In meinen Augen ist es so einfach. Ist eine virtuelle oder digitale Welt ambitioniert genug, werden die Leute dorthin kommen, anstatt in der Realität zu leben. Wenn sie uns etwas geben kann, das wir wollen oder vermissen oder begehren, wird sie sich ausdehnen, wohingegen reale Interaktionen zurückgehen. Da das Home Office immer normaler wird, verändert das vielleicht die Besiedlungsdichte in den Städten, weil man woanders leben kann in dem Wissen, dass man mit Posten in der Herstellung zu telekommunizieren vermag (wobei diese Herstellungsjobs ohnehin mehr und mehr automatisiert werden).

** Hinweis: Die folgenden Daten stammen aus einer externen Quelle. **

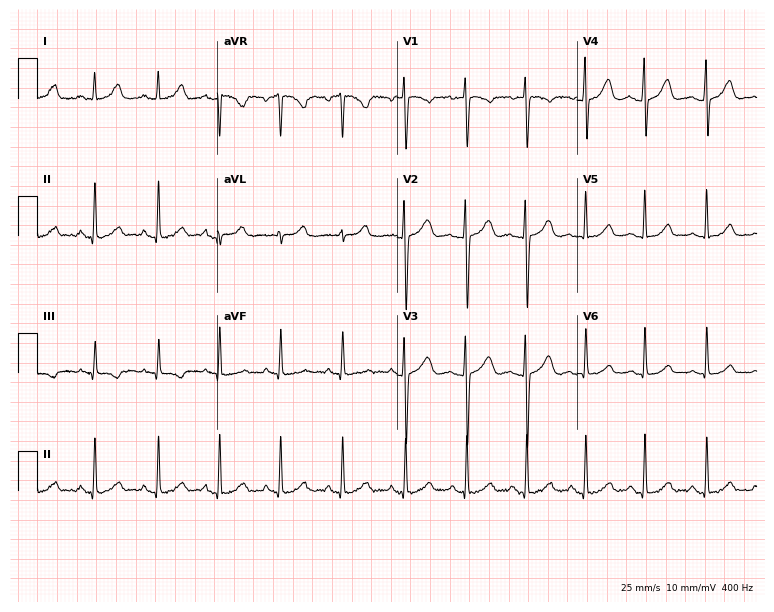
Resting 12-lead electrocardiogram (7.3-second recording at 400 Hz). Patient: a woman, 23 years old. Read as a normal ECG.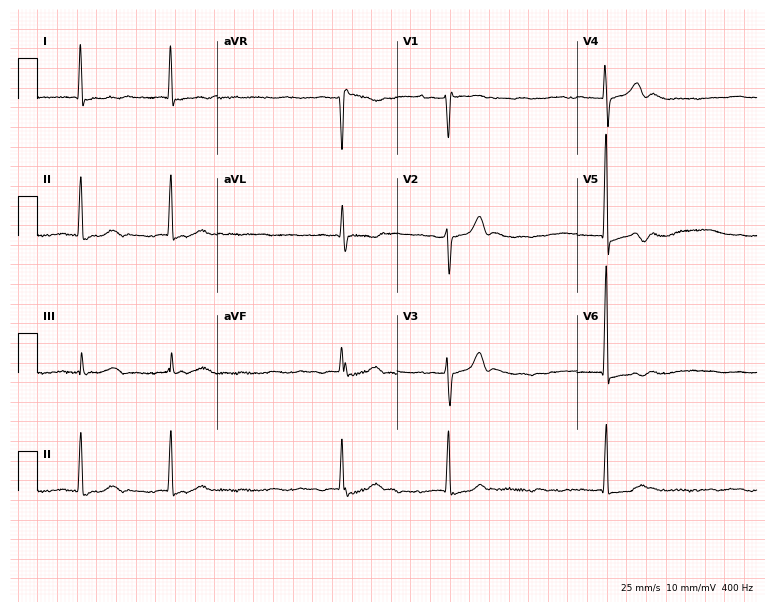
ECG (7.3-second recording at 400 Hz) — a female patient, 83 years old. Findings include atrial fibrillation.

Es kann in zwei Richtungen gehen. Entweder verbringen die Menschen immer mehr Zeit in von ihnen selbst kuratierten Online-Welten, um zu nachzuahmen, wie sich ihre Leben anfühlen sollen. Oder sie sind möglicherweise in der Position, einen physischen Lebensraum zu wählen, der mehr ihren Offline-Vorlieben entspricht, und digitale Welten werden an Popularität verlieren.

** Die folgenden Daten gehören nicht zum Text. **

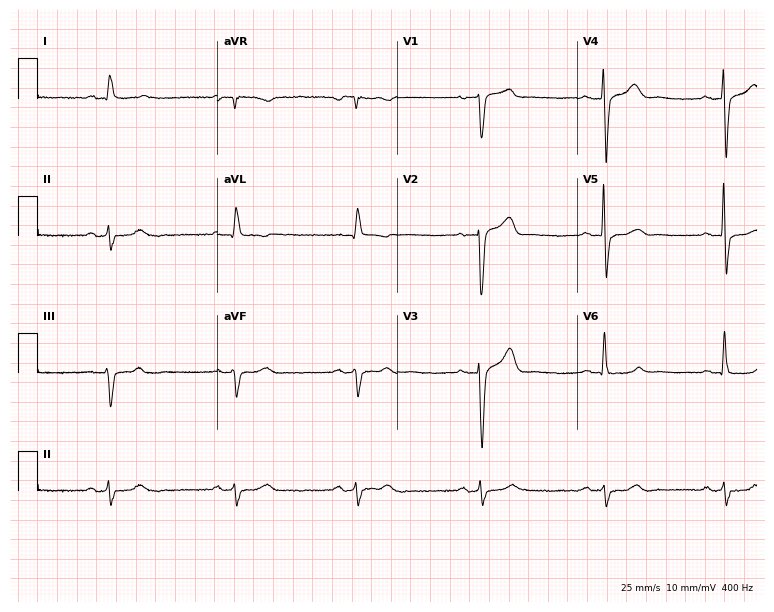
12-lead ECG (7.3-second recording at 400 Hz) from a 76-year-old male patient. Findings include sinus bradycardia (a sinus rate of 50 beats per minute or less).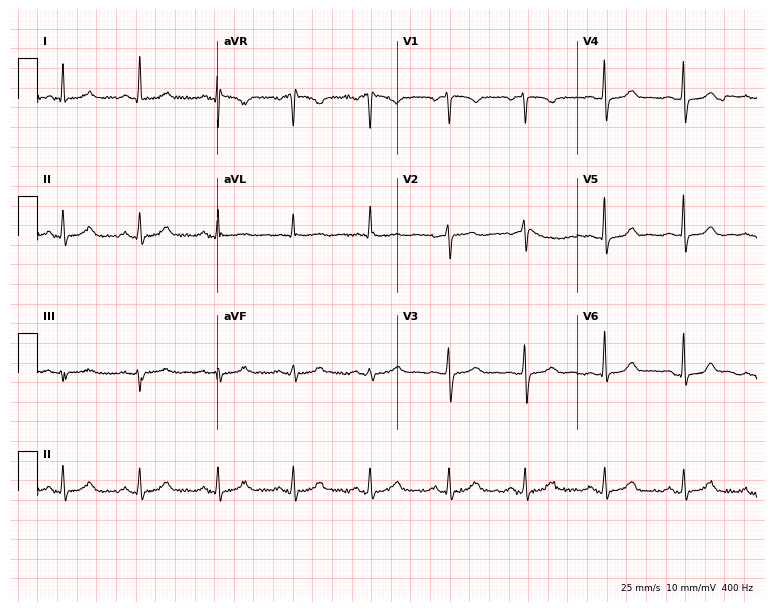
12-lead ECG (7.3-second recording at 400 Hz) from a woman, 33 years old. Labelled as a normal ECG.

Ich schätze, in ein paar Generationen werden wir sehen!


Die Originalausgabe

Wie viel künstliche Intelligenz lässt du derzeit schon in dein Leben?

KI erachte ich in sehr, sehr kleinen Dosen als nützlich. Es ist mir egal, vermarktet zu werden, wenn es tatsächlich in Verbesserungen meiner User Experience resultiert. Musik, die in meinem Spotify aufschlägt und die ich wohl niemals gehört hätte, wenn die KI nicht Zeit darauf verwendet haben würde, meine – langweiligen – Auswahlen zu analysieren. Dasselbe gilt für Kunst, Theater oder sogar Mode. Allerdings ist das der kleinere Nenner. Größtenteils wird KI dazu genutzt, mich zu jagen und in der Hoffnung als Kunden einer Firma zu gewinnen und mich davon zu überzeugen, ihr Produkt zu kaufen, was heute geradezu antiquiert wirkt. Die Menschen sind nicht nur gerissene Konsumenten, sie entwickeln sich auch selbstständig von konstantem, invasivem Marketing fort. Werbefinanziertes Fernsehen wird es nicht mehr lange machen. Die erwartete Zahl derer, die Kabelfernsehen hinter sich lassen zugunsten von reinem Streaming, steigt jedes Jahr. Konsumenten zahlen extra für Streaming-Dienste, um die von ihnen gewollte Musik oder Unterhaltung ohne Werbung zu bekommen. Ja, das Geld geht an eine Firma anstelle einer anderen, aber dahinter steht dennoch eine Entscheidung.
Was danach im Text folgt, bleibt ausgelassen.